[Stored records]
--------------------------------------------------
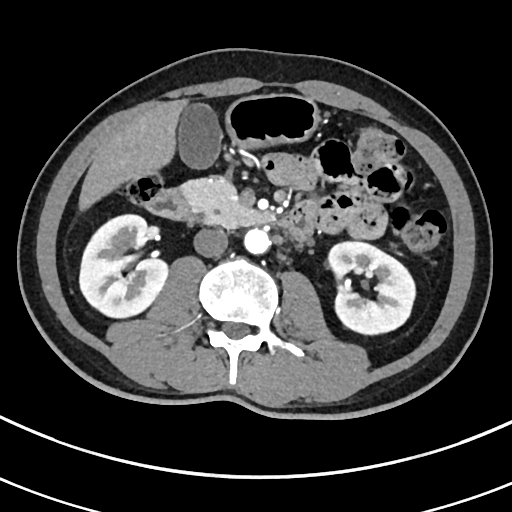

CT, abdomen/pelvis · axial view · soft-tissue window (W 400 / L 40) · 15 organs annotated in this scan (a whole-scan count: organs this slice does not pass through have no box)
Boxes: x1:y1:x2:y2 in pixels.
gall bladder: 177:103:222:168
pancreas: 179:177:268:228
stomach: 224:93:320:148
duodenum: 146:188:315:240
liver: 79:99:187:210
inferior vena cava: 193:228:228:256
right kidney: 79:214:168:318
aorta: 243:228:270:254
left kidney: 328:242:415:334
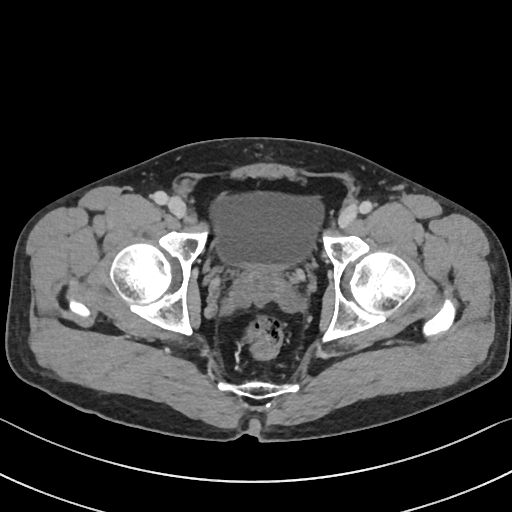
Abdominal CT · Axial slice 25/291 · 512x512 px
One row per box, in pixels: columns x1 and y1 give the top-left corner, x2 and y2 the bottom-right.
| organ | x1 | y1 | x2 | y2 |
|---|---|---|---|---|
| bladder | 211 | 191 | 323 | 267 |
| prostate/uterus | 236 | 267 | 282 | 292 |
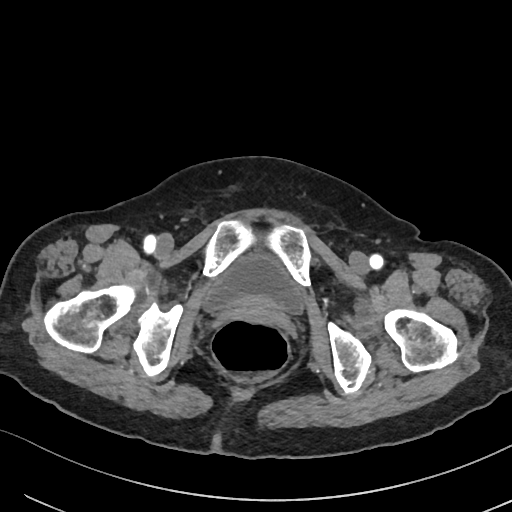
Computed tomography, abdomen · axial plane, index 28 · 15 organs annotated in this scan (a whole-scan count: organs this slice does not pass through have no box)
Boxes: x1:y1:x2:y2 in pixels.
bladder: 203:254:303:313
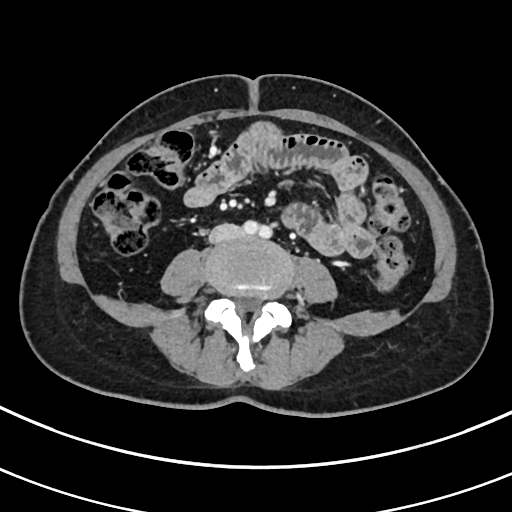
Abdominal CT; axial view; 512x512 px; scan has 15 labeled organs (that count is for the whole scan; organs this slice misses have no box)
Bounding boxes as [x1, y1, x2, y2] in pixel coordinates.
Organ bounding boxes:
- inferior vena cava: [209, 224, 242, 242]
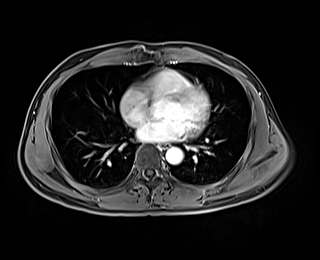 Lower-chest slice from an abdominal MRI, just above the liver and spleen · axial view · percentile-normalized
No part of the heart or lungs is labeled in this dataset, so neither has a box here.
Organ boxes in pixel coordinates; each row gives the top-left (x1, y1) and bottom-right (x2, y2) corners.
| organ | x1 | y1 | x2 | y2 |
|---|---|---|---|---|
| esophagus | 160 | 143 | 169 | 148 |
| aorta | 166 | 147 | 183 | 164 |
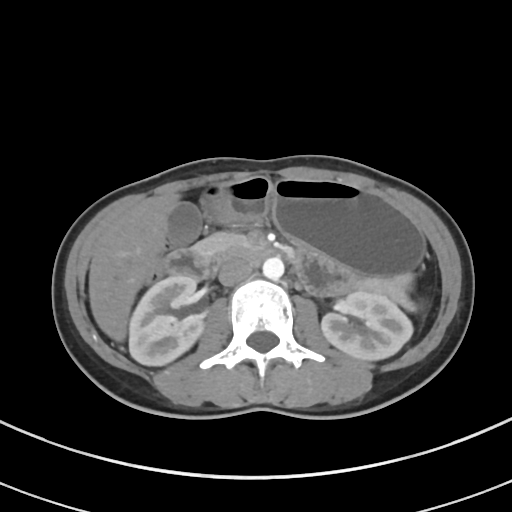

Computed tomography, abdomen — Axial slice 52/121 — 15 organs annotated in this scan (counted over the whole 3D scan, not this slice; an organ is boxed only where this slice passes through it)
{"organs":{"right kidney":[128,276,203,365],"left kidney":[321,289,412,360],"gall bladder":[168,202,201,245],"liver":[88,193,179,341],"stomach":[203,176,424,276],"aorta":[262,257,284,280],"inferior vena cava":[218,258,253,285],"pancreas":[193,232,411,303],"duodenum":[163,245,276,281]}}
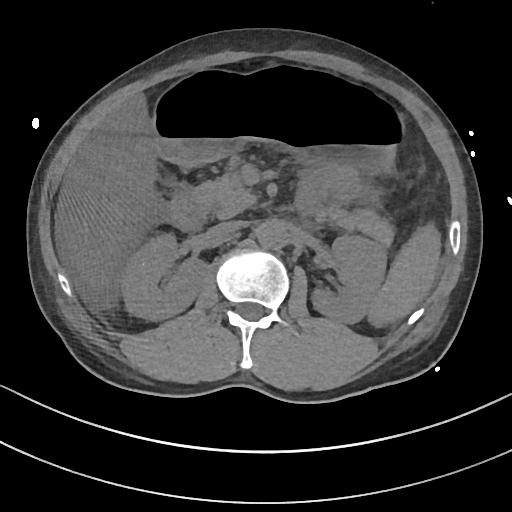

Abdominal CT. Axial slice 162/252. soft-tissue window (W 400 / L 40). 512x512 px. acquired on SOMATOM Force
Organ boxes in pixel coordinates; each row gives the top-left (x1, y1) and bottom-right (x2, y2) corners.
| organ | x1 | y1 | x2 | y2 |
|---|---|---|---|---|
| left kidney | 314 | 234 | 387 | 323 |
| right kidney | 119 | 234 | 203 | 319 |
| aorta | 256 | 219 | 286 | 248 |
| inferior vena cava | 208 | 220 | 244 | 236 |
| spleen | 369 | 226 | 440 | 325 |
| liver | 58 | 95 | 157 | 281 |
| duodenum | 166 | 190 | 207 | 230 |
| stomach | 151 | 66 | 402 | 168 |
| pancreas | 192 | 173 | 394 | 246 |
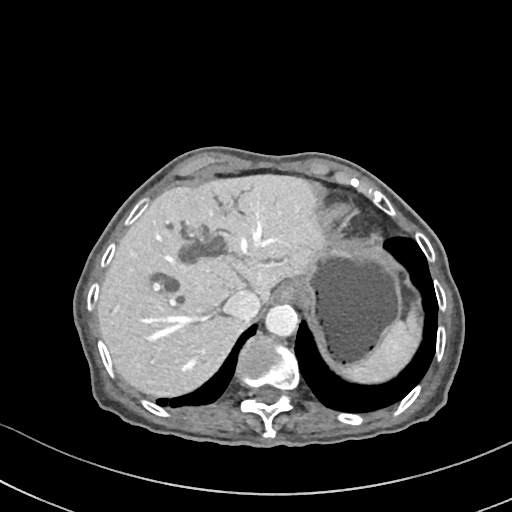 Abdominal CT; axial view; soft-tissue window (W 400 / L 40); scan has 15 labeled organs (that count is for the whole scan; organs this slice misses have no box)
Bounding boxes in pixels, one row per box: x1, y1 is the top-left corner and x2, y2 the bottom-right.
| organ | x1 | y1 | x2 | y2 |
|---|---|---|---|---|
| aorta | 265 | 304 | 297 | 336 |
| liver | 97 | 174 | 321 | 396 |
| esophagus | 275 | 283 | 298 | 302 |
| stomach | 295 | 232 | 401 | 365 |
| inferior vena cava | 223 | 290 | 260 | 320 |
| spleen | 336 | 309 | 420 | 383 |
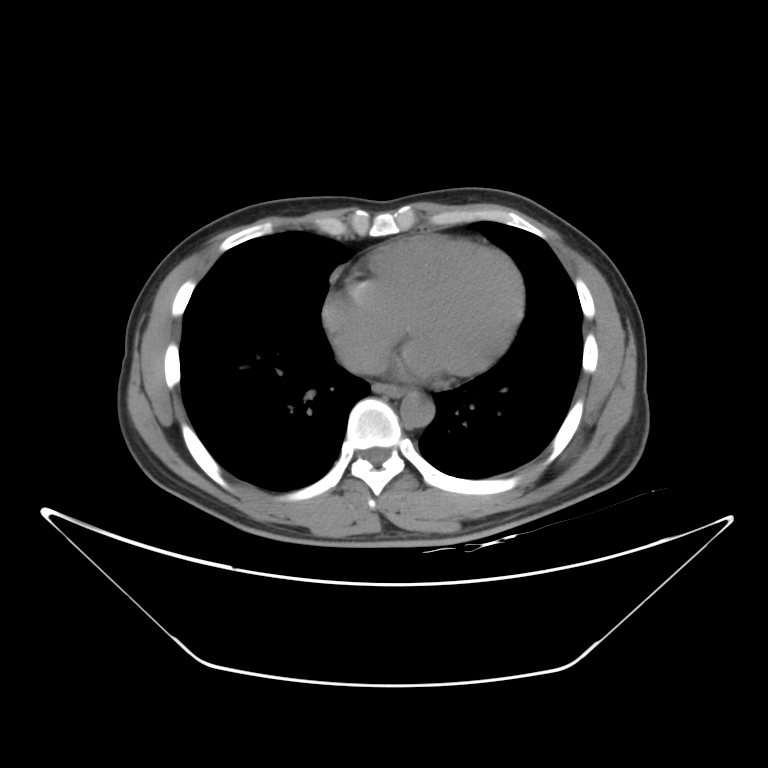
--------------------------------------------------
**Assignment**
Whenever "Computed" occurs in a line of the entries, copy that line.

**Answer area**
Computed tomography, abdomen · axial plane, index 28 · 15 organs annotated in this scan (a whole-scan count: organs this slice does not pass through have no box)
Computed tomography, abdomen — Axial slice 52/121 — 15 organs annotated in this scan (counted over the whole 3D scan, not this slice; an organ is boxed only where this slice passes through it)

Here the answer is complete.